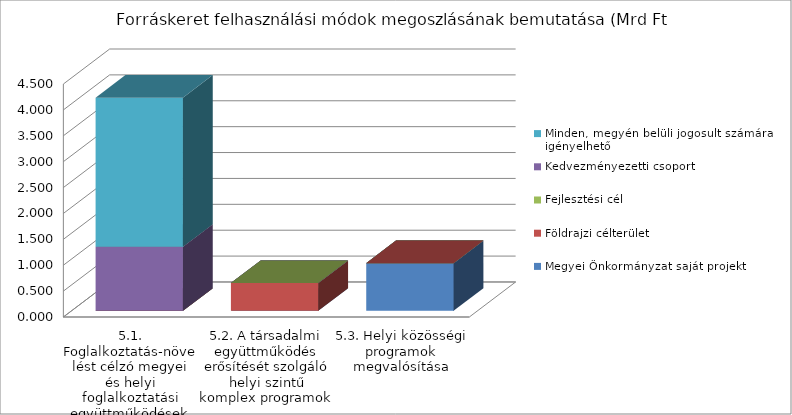
| Category | Megyei Önkormányzat saját projekt | Földrajzi célterület  | Fejlesztési cél  | Kedvezményezetti csoport | Minden, megyén belüli jogosult számára igényelhető |
|---|---|---|---|---|---|
| 5.1. Foglalkoztatás-növelést célzó megyei és helyi foglalkoztatási együttműködések (paktumok) | 0 | 0 | 0 | 1.235 | 2.882 |
| 5.2. A társadalmi együttműködés erősítését szolgáló helyi szintű komplex programok  | 0 | 0.536 | 0 | 0 | 0 |
| 5.3. Helyi közösségi programok megvalósítása | 0.919 | 0 | 0 | 0 | 0 |
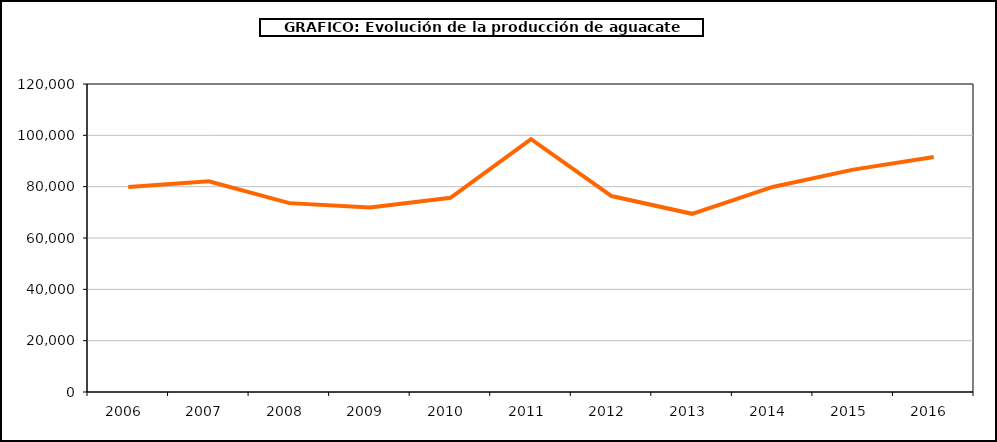
| Category | producción aguacate |
|---|---|
| 2006.0 | 79824 |
| 2007.0 | 82116 |
| 2008.0 | 73585 |
| 2009.0 | 71931 |
| 2010.0 | 75655 |
| 2011.0 | 98535 |
| 2012.0 | 76337 |
| 2013.0 | 69427 |
| 2014.0 | 79886 |
| 2015.0 | 86636 |
| 2016.0 | 91530 |
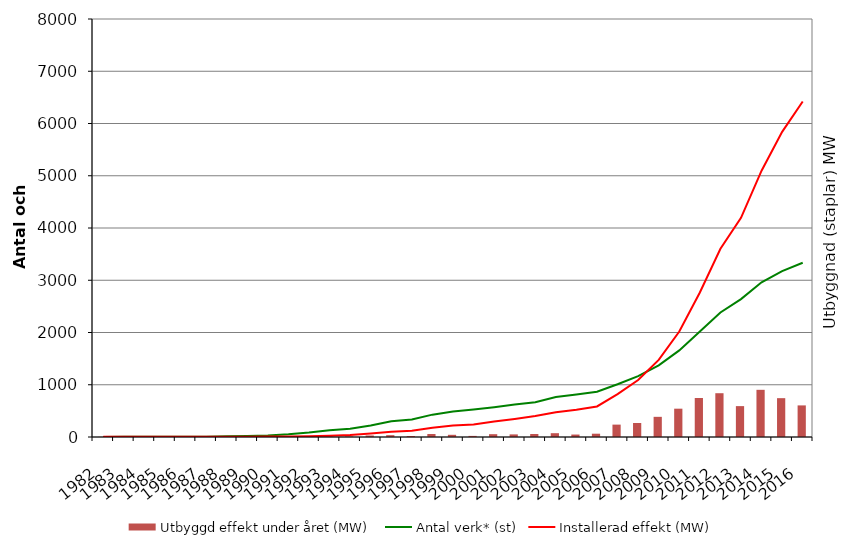
| Category | Utbyggd effekt under året (MW) |
|---|---|
| 1982.0 | 3 |
| 1983.0 | 2 |
| 1984.0 | 0 |
| 1985.0 | 0 |
| 1986.0 | 0 |
| 1987.0 | 0 |
| 1988.0 | 1 |
| 1989.0 | 0 |
| 1990.0 | 2 |
| 1991.0 | 1 |
| 1992.0 | 7 |
| 1993.0 | 10 |
| 1994.0 | 12 |
| 1995.0 | 29 |
| 1996.0 | 35 |
| 1997.0 | 19 |
| 1998.0 | 57 |
| 1999.0 | 42 |
| 2000.0 | 21 |
| 2001.0 | 54 |
| 2002.0 | 50 |
| 2003.0 | 57 |
| 2004.0 | 73 |
| 2005.0 | 47 |
| 2006.0 | 63 |
| 2007.0 | 237 |
| 2008.0 | 268 |
| 2009.0 | 386 |
| 2010.0 | 542 |
| 2011.0 | 747 |
| 2012.0 | 838 |
| 2013.0 | 591 |
| 2014.0 | 903 |
| 2015.0 | 743.293 |
| 2016.0 | 604.728 |
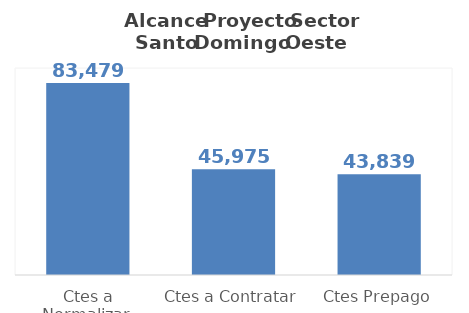
| Category | Series 0 |
|---|---|
| Ctes a Normalizar  | 83479.4 |
| Ctes a Contratar | 45975.119 |
| Ctes Prepago | 43839.2 |
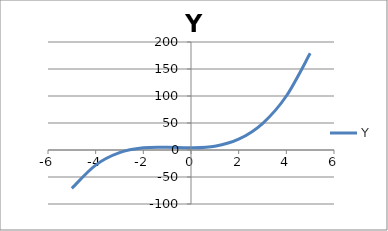
| Category | Y |
|---|---|
| -5.0 | -71 |
| -4.0 | -28 |
| -3.0 | -5 |
| -2.0 | 4 |
| -1.0 | 5 |
| 0.0 | 4 |
| 1.0 | 7 |
| 2.0 | 20 |
| 3.0 | 49 |
| 4.0 | 100 |
| 5.0 | 179 |
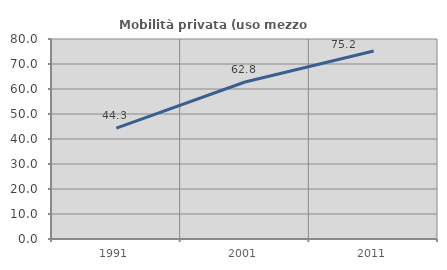
| Category | Mobilità privata (uso mezzo privato) |
|---|---|
| 1991.0 | 44.318 |
| 2001.0 | 62.793 |
| 2011.0 | 75.177 |
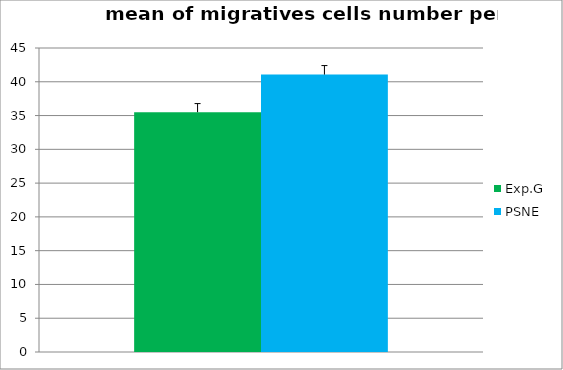
| Category | Exp.G | PSNE |
|---|---|---|
| 0 | 35.5 | 41.067 |
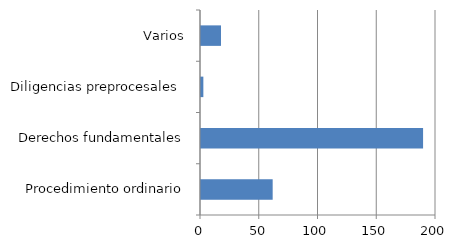
| Category | Series 0 |
|---|---|
| Procedimiento ordinario | 61 |
| Derechos fundamentales | 189 |
| Diligencias preprocesales  | 2 |
| Varios | 17 |
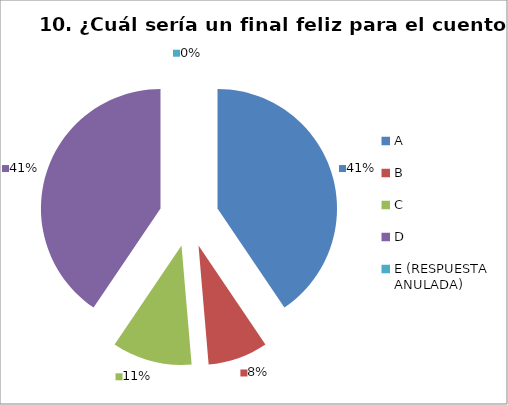
| Category | CANTIDAD DE RESPUESTAS PREGUNTA (10) | PORCENTAJE |
|---|---|---|
| A | 15 | 0.405 |
| B | 3 | 0.081 |
| C | 4 | 0.108 |
| D | 15 | 0.405 |
| E (RESPUESTA ANULADA) | 0 | 0 |
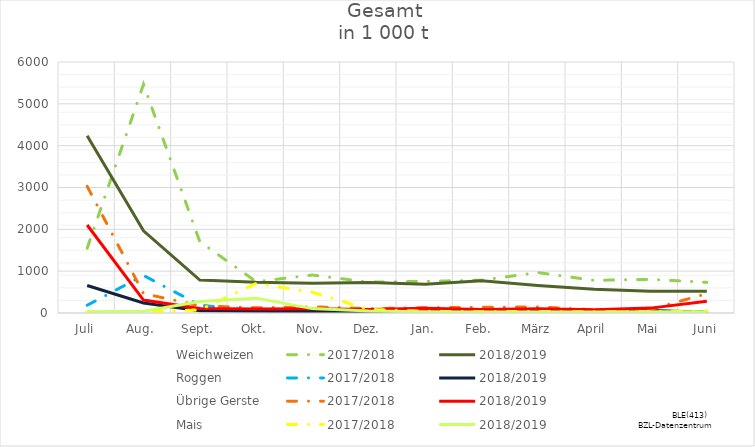
| Category | Weichweizen | 2017/2018 | 2018/2019 | Roggen | Übrige Gerste | Mais |
|---|---|---|---|---|---|---|
| Juli |  | 36.552 | 31.49 |  |  |  |
| Aug. |  | 28.978 | 41.781 |  |  |  |
| Sept. |  | 75.109 | 275.389 |  |  |  |
| Okt. |  | 707.605 | 355.031 |  |  |  |
| Nov. |  | 496.529 | 105.065 |  |  |  |
| Dez. |  | 86.598 | 49.172 |  |  |  |
| Jan. |  | 42.02 | 28.81 |  |  |  |
| Feb. |  | 31.39 | 25.583 |  |  |  |
| März |  | 35.666 | 24.702 |  |  |  |
| April |  | 27.848 | 23.055 |  |  |  |
| Mai |  | 37.486 | 29.219 |  |  |  |
| Juni |  | 47.46 | 30.119 |  |  |  |
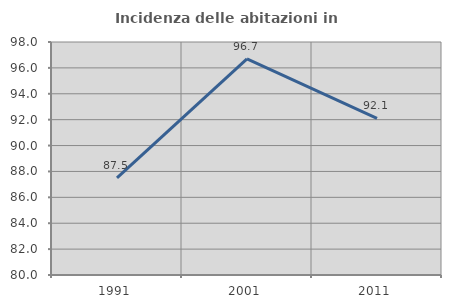
| Category | Incidenza delle abitazioni in proprietà  |
|---|---|
| 1991.0 | 87.5 |
| 2001.0 | 96.694 |
| 2011.0 | 92.105 |
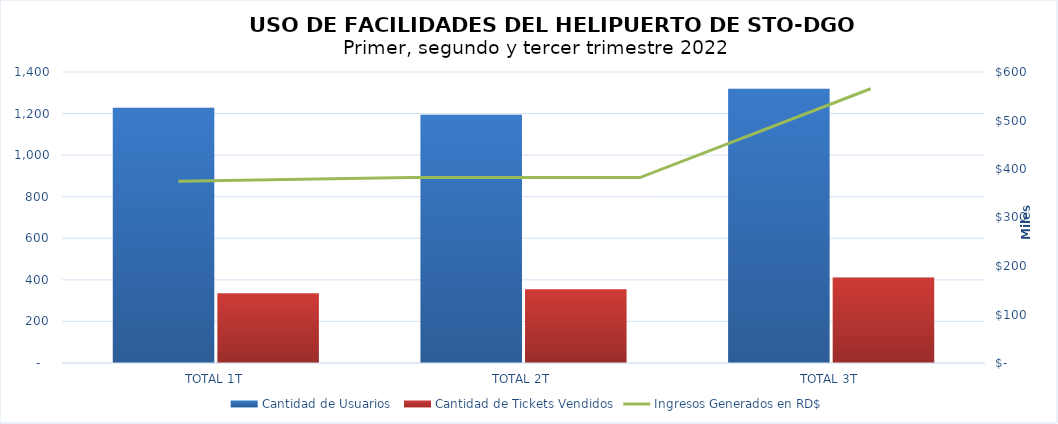
| Category | Cantidad de Usuarios  | Cantidad de Tickets Vendidos |
|---|---|---|
| TOTAL 1T | 1228 | 335 |
| TOTAL 2T | 1194 | 355 |
| TOTAL 3T | 1320 | 411 |
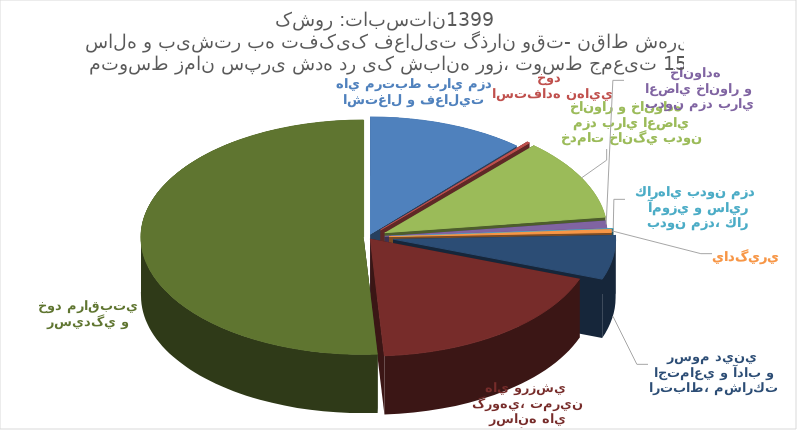
| Category | Series 0 |
|---|---|
| اشتغال و فعاليت هاي مرتبط براي مزد  | 2.56 |
| توليد كالا براي استفاده نهايي خود   | 0.05 |
| خدمات خانگي بدون مزد براي اعضاي خانوار و خانواده   | 2.51 |
| خدمات مراقبتي بدون مزد براي اعضاي خانوار و خانواده   | 0.23 |
| كارداوطلبانه بدون مزد، كار آموزي و ساير كارهاي بدون مزد  | 0.02 |
| يادگيري  | 0.1 |
| معاشرت، ارتباط، مشاركت اجتماعي و آداب و رسوم ديني  | 1.37 |
| فرهنگ، فراغت، رسانه هاي گروهي، تمرين هاي ورزشي  | 4.13 |
| رسيدگي و خود مراقبتي   | 11.42 |
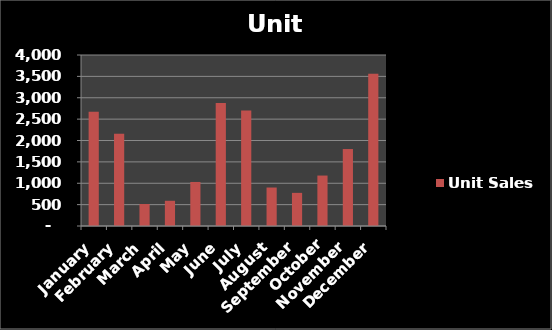
| Category | Unit Sales |
|---|---|
| January | 2670 |
| February | 2160 |
| March | 515 |
| April | 590 |
| May | 1030 |
| June | 2875 |
| July | 2700 |
| August | 900 |
| September | 775 |
| October | 1180 |
| November | 1800 |
| December | 3560 |

========

:: EXERCISE DETAILS ::
For the records above, how many lines contain the word "TOTAL"? Reply with the number only.

:: TASK RESPONSE ::
3